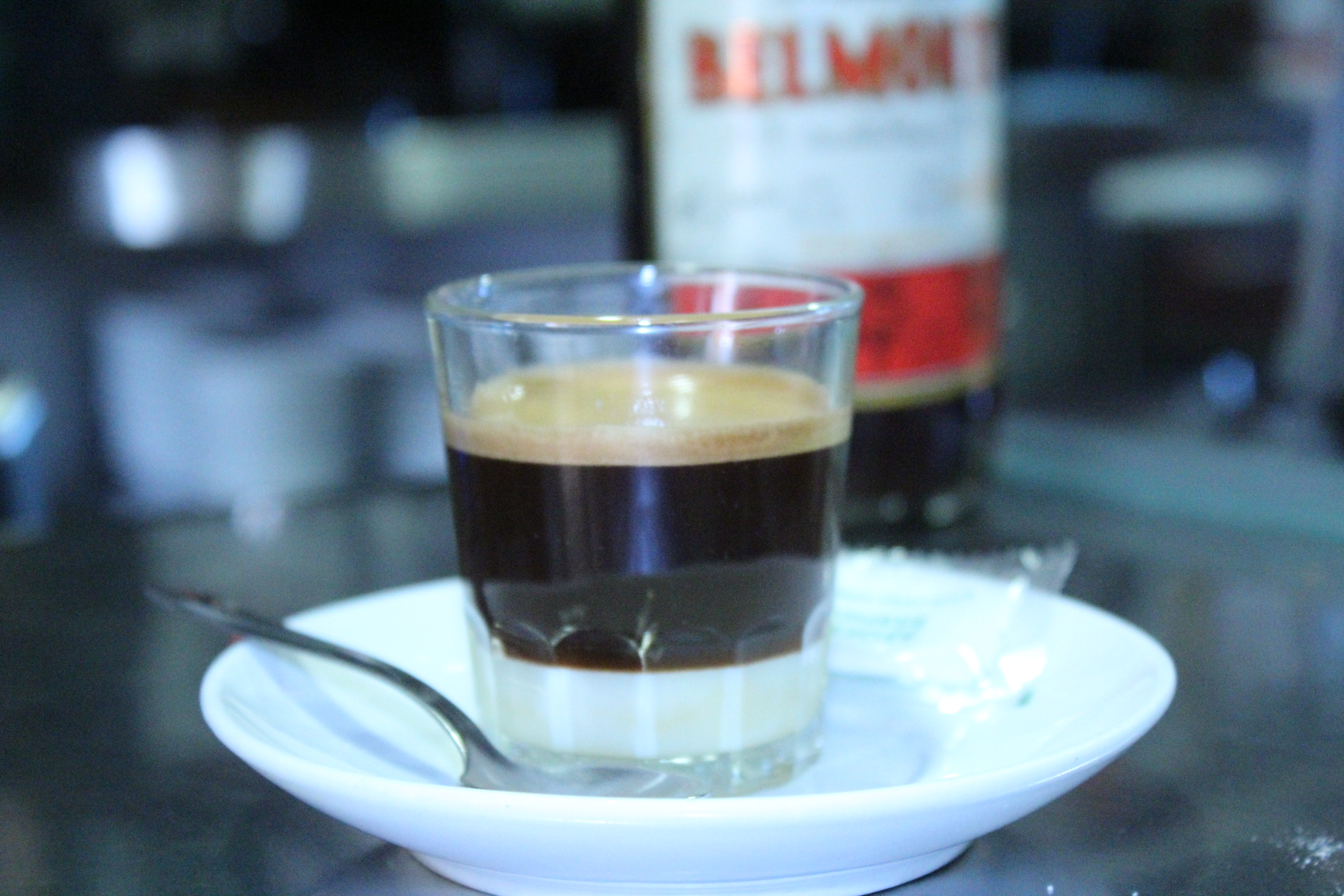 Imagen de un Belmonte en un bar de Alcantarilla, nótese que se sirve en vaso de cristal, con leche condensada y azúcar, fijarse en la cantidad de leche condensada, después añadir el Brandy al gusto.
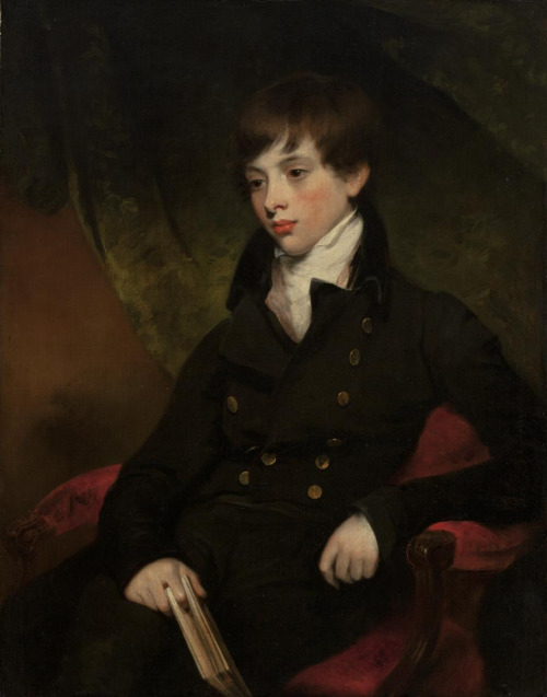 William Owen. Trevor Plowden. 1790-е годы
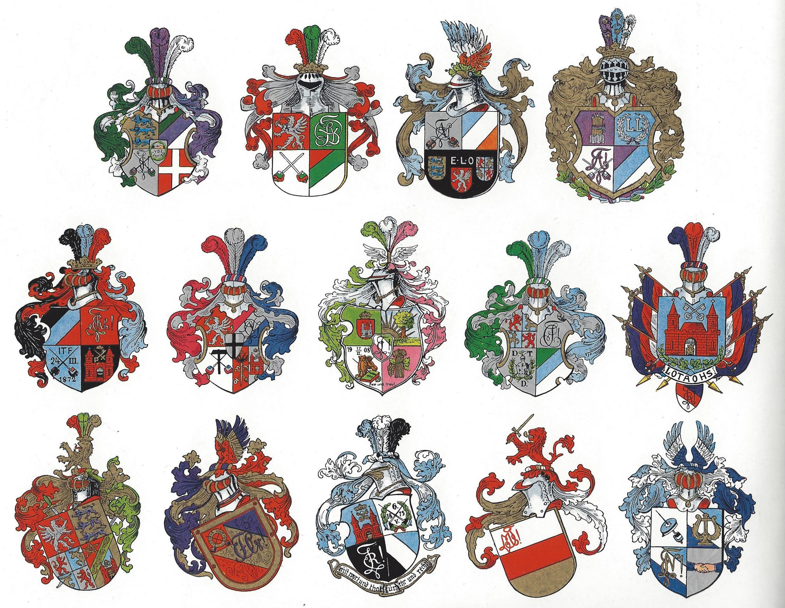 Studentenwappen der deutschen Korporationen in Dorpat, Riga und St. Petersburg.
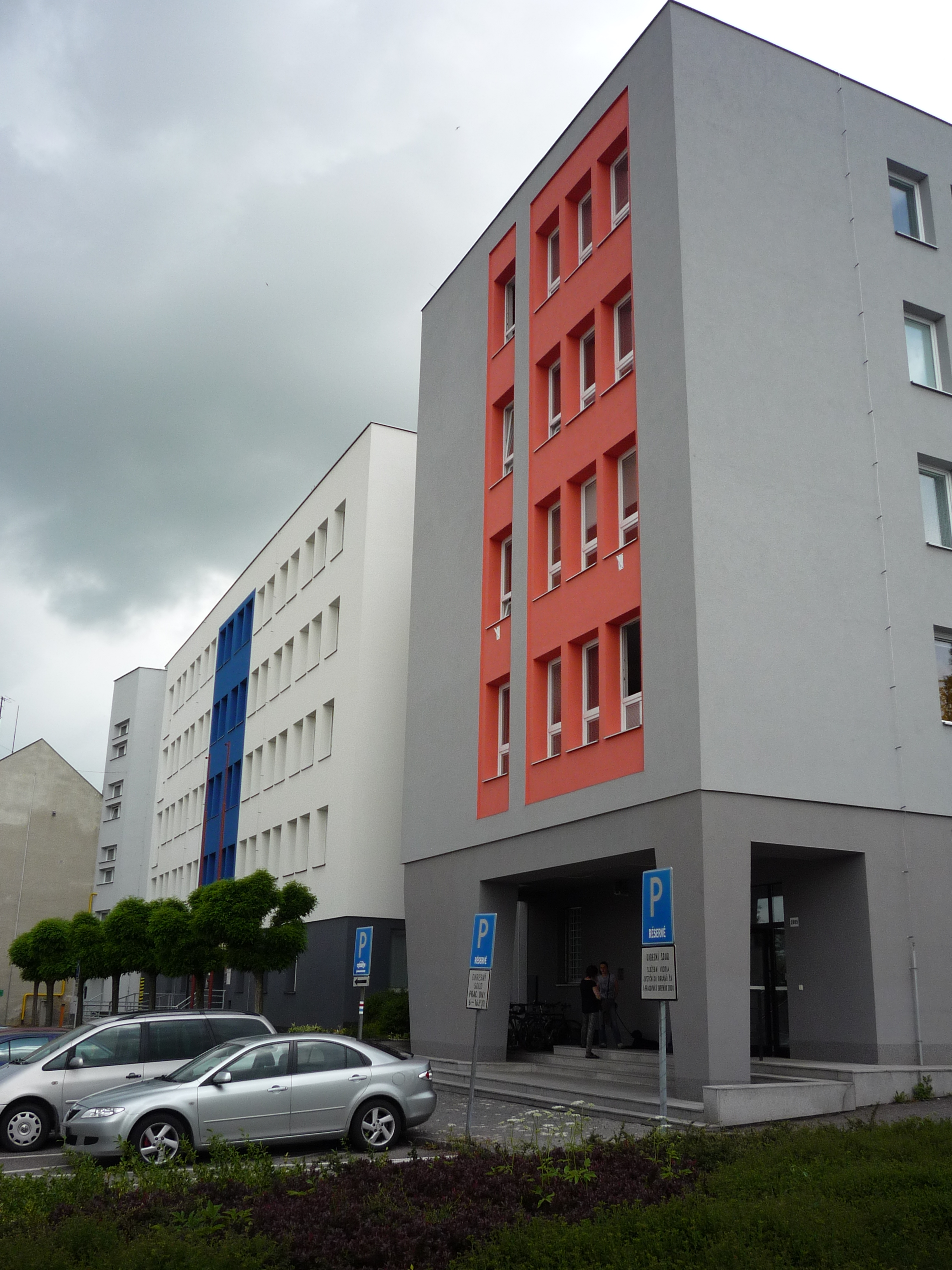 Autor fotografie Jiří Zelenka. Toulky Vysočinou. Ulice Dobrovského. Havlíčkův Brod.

------------------------------------------------------------

**What needs to be done:** The lines running from the one with "Studentenwappen der deutschen" to the close of the material above are to be retyped exactly; no picture is to be included.

**Task answer:**
 Studentenwappen der deutschen Korporationen in Dorpat, Riga und St. Petersburg.
 Autor fotografie Jiří Zelenka. Toulky Vysočinou. Ulice Dobrovského. Havlíčkův Brod.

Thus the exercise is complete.